Note that if you are only furnishing labor, you need not send a Washington preliminary notice.  However, if there is any material component to the contract or furnishing, preliminary notice is required to protect your full mechanics lien rights.  In the circumstance when you are providing labor and materials, it may be possible to file a lien for the labor portion of the work (and exclude the materials cost) without a preliminary notice…however, it is a best practice to avoid this need.  For more, see:  You Don’t Need Preliminary Notice in Washington for Labor Portion of Work.

As you can see, there are a few nuances associated with the preliminary notice requirements in Washington. We published this helpful article way back in 2007 (!), yet it is still useful in evaluating all of these nuances and helping you understand if notice is required on a Washington project:  Is Notice Required Before Filing A Construction Lien? Washington Law.

When do I need to send a Washington Preliminary Notice?

If you did not contract directly with the owner, the “Notice to Owner” can be sent at any time, but it only protects your rights to claim a lien for a limited period of time prior to delivery of the notice. To fully preserve your lien rights, the Notice to Owner must be delivered within 60 days of the date labor or materials were first furnished to the property for all commercial cases, and on a remodel, alteration, or repair of an owner-occupied single-family residence.
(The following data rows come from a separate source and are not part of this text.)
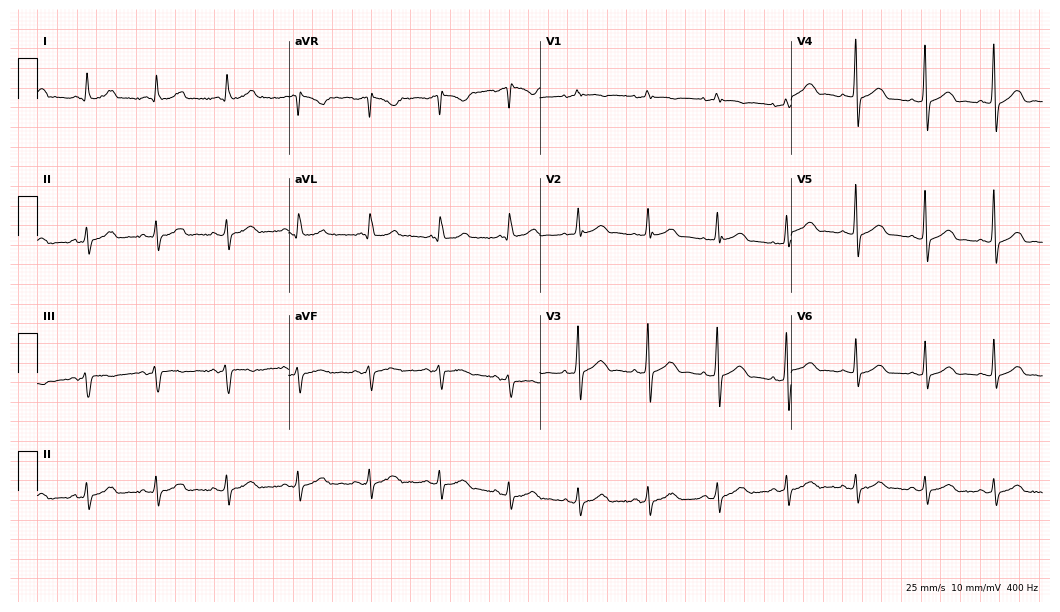
12-lead ECG from a female, 76 years old. Recorded interpretation: within normal limits.
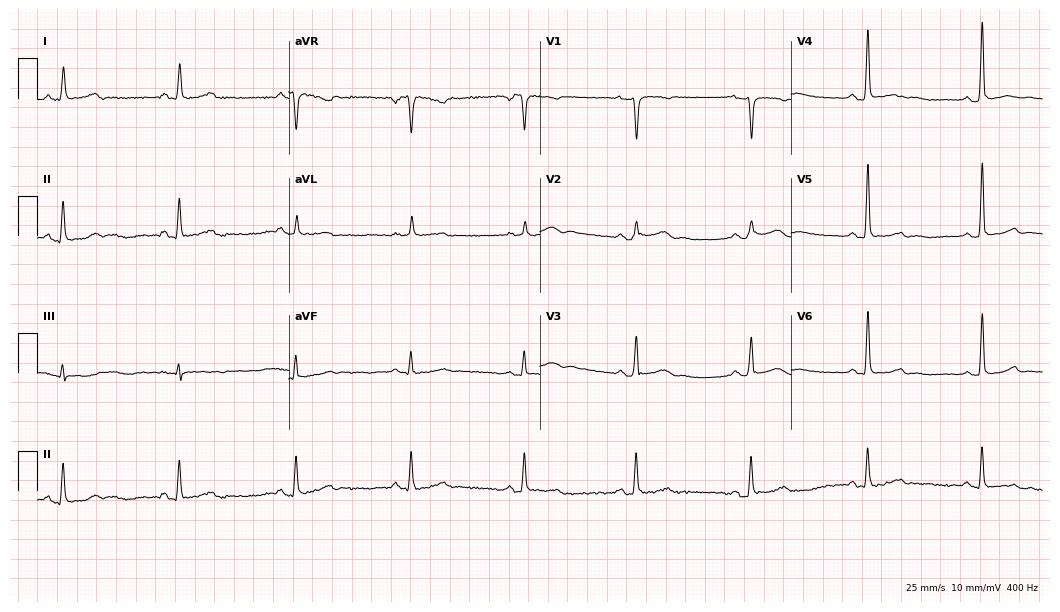
Standard 12-lead ECG recorded from a 41-year-old woman (10.2-second recording at 400 Hz). Read as a normal ECG.
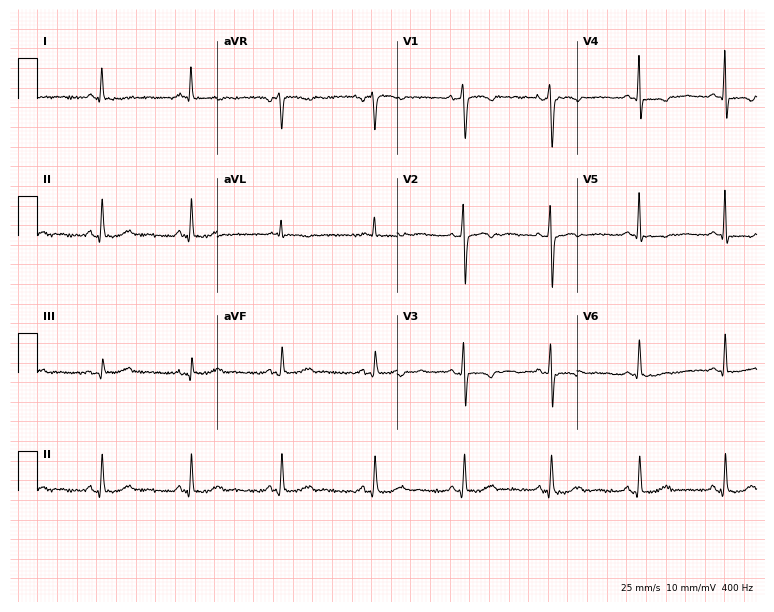
Standard 12-lead ECG recorded from a 42-year-old woman. None of these six findings is recorded: first-degree AV block, right bundle branch block, left bundle branch block, sinus bradycardia, atrial fibrillation, sinus tachycardia.
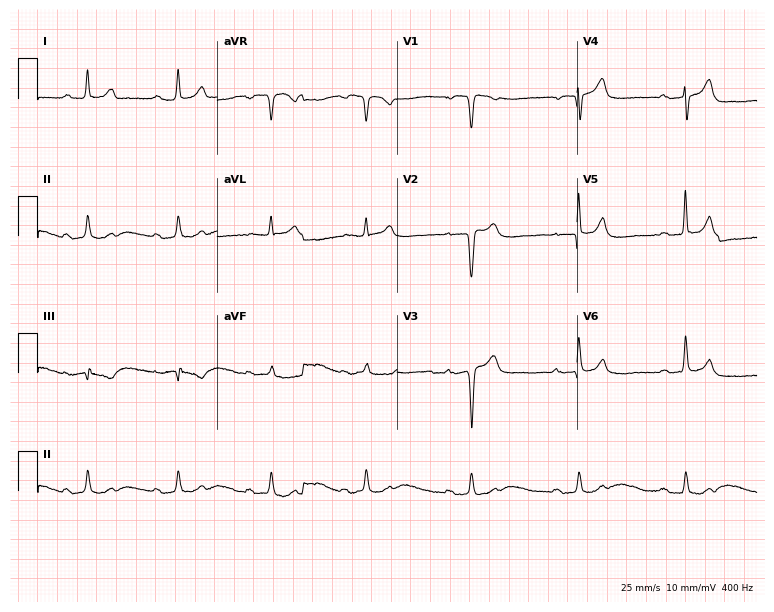
12-lead ECG from a 57-year-old male (7.3-second recording at 400 Hz). Shows first-degree AV block.
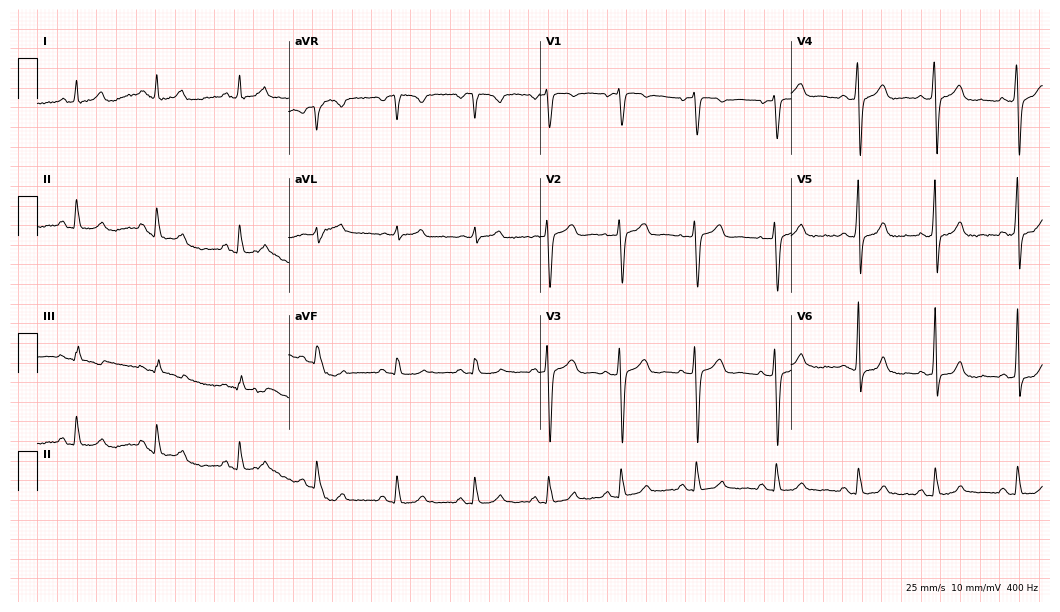
12-lead ECG from a male patient, 54 years old. Screened for six findings — first-degree AV block, right bundle branch block, left bundle branch block, sinus bradycardia, atrial fibrillation, sinus tachycardia — none is recorded.
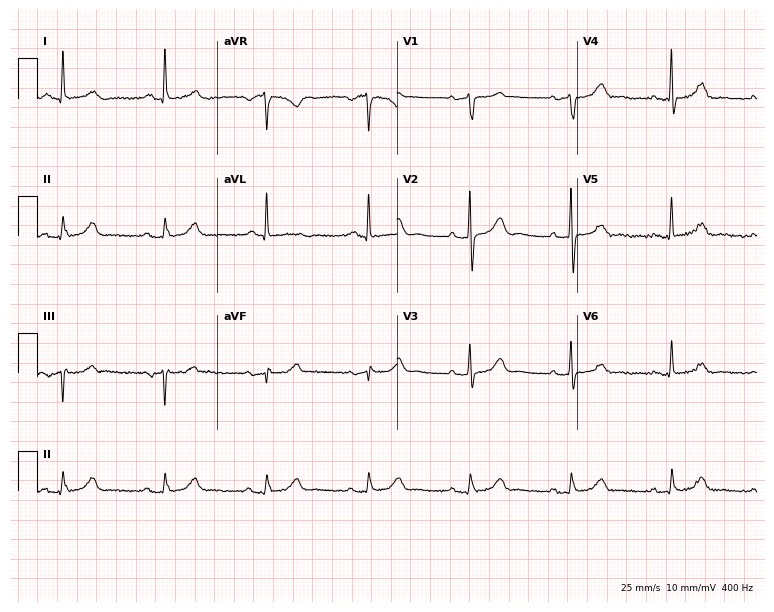
12-lead ECG from a male patient, 82 years old. Screened for six findings — first-degree AV block, right bundle branch block (RBBB), left bundle branch block (LBBB), sinus bradycardia, atrial fibrillation (AF), sinus tachycardia — none is recorded. Findings outside these six are not listed.
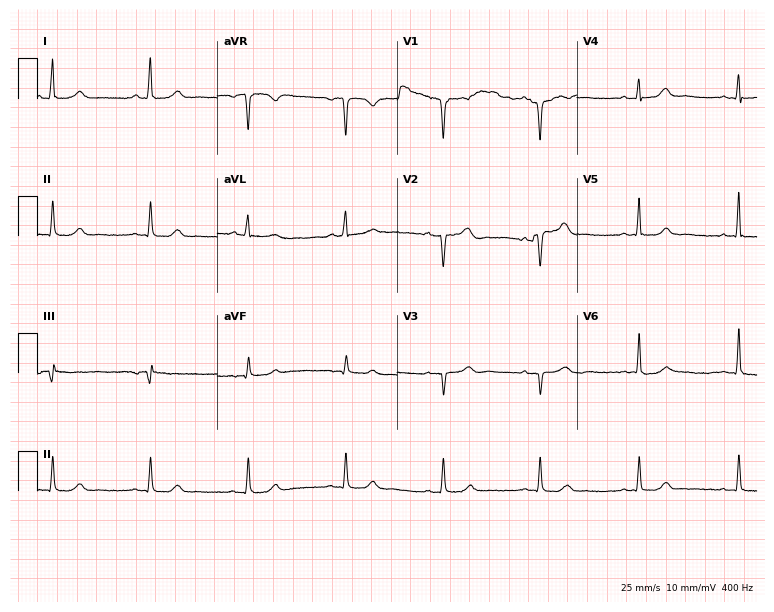
12-lead ECG from a 60-year-old female (7.3-second recording at 400 Hz). Recorded interpretation: within normal limits.
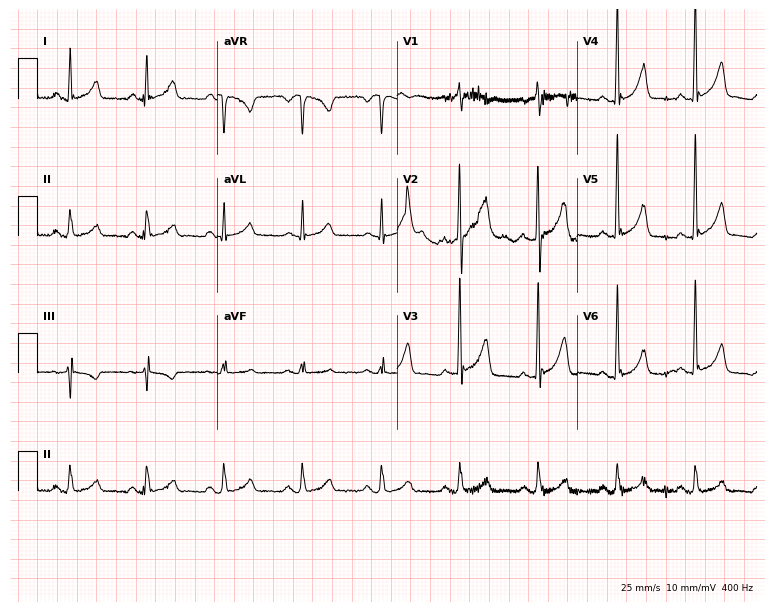
12-lead ECG from a 55-year-old man (7.3-second recording at 400 Hz). No first-degree AV block, right bundle branch block, left bundle branch block, sinus bradycardia, atrial fibrillation or sinus tachycardia recorded for this tracing.
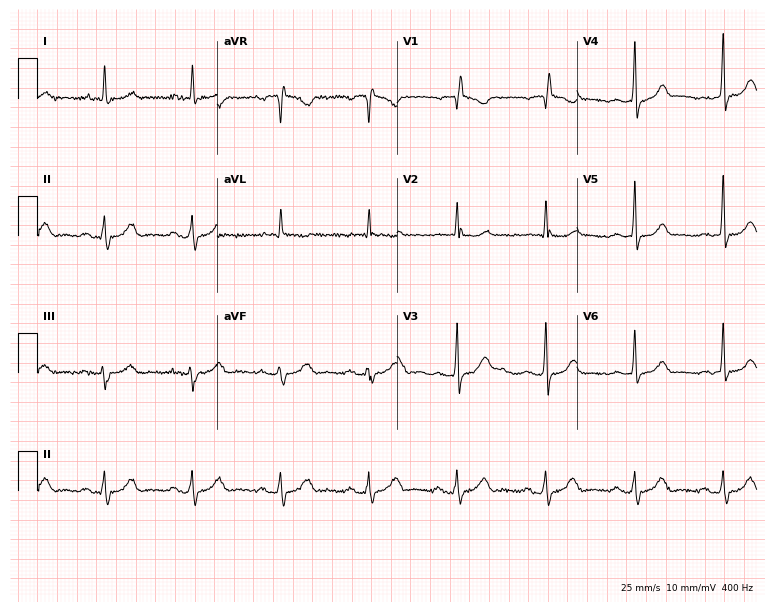
12-lead ECG from a 78-year-old man (7.3-second recording at 400 Hz). No first-degree AV block, right bundle branch block, left bundle branch block, sinus bradycardia, atrial fibrillation or sinus tachycardia recorded for this tracing.

If your work was the new construction of a single-family home, the Notice to Owner should be delivered within 10 days of first providing labor or materials to the project.

If you contracted directly with the Owner, the “Model Disclosure Statement” must be delivered prior to the initiation of work. The statement must be signed by the Owner, and you must retain a copy of the signed document for at least three years.

What if I send the Washington Preliminary Notice Late?

If you miss the required date and deliver the Notice to Owner late, all is not necessarily lost. A late notice in all commercial cases, and on a remodel, alteration, or repair of an owner-occupied single-family residence will protect your lien rights for 60 days prior to the date the Notice was delivered. In the case of a new construction of a single-family home a late notice will protect your lien rights for the 10 days preceding the delivery of the notice.

How Should the Washington Preliminary Notice be Sent?

If you contracted directly with the owner, the “Model Disclosure Statement” must be delivered to, and signed by, the owner.

If you are delivering a “Notice to Owner” it may either be sent to the owner via certified or registered mail, or, personally delivered to, or served on, the owner. If the notice is personally delivered or served to the owner, a signed receipt from the owner or an affidavit of service is required.

Do I have to send the Washington Preliminary Notice to Someone Other than the Owner?

If you did not contract directly with the prime contractor, notice must also be given to the prime contractor.

An interesting situation arises when working on condominium projects in Washington state. At the start of a condo project, it’s possible that the entire facility is owned by a single development company. However, this may not be the case, and if work is being performed on common elements after the units have already been sold, the condominium project may be owned by an assortment of different parties. This creates a complicated legal question about who must receive the preliminary notice. This head scratcher is discussed in more detail to help you determine which parties should and should not receive notice in the article “Who Gets Preliminary Notice When Working On A Condominium Complex in Washington?”

Is the Washington Preliminary Notice Considered Delivered When Sent or When Received?

If sent by registered or certified mail, the notice is considered delivered three days after mailing, excluding Saturdays, Sundays, and legal holidays.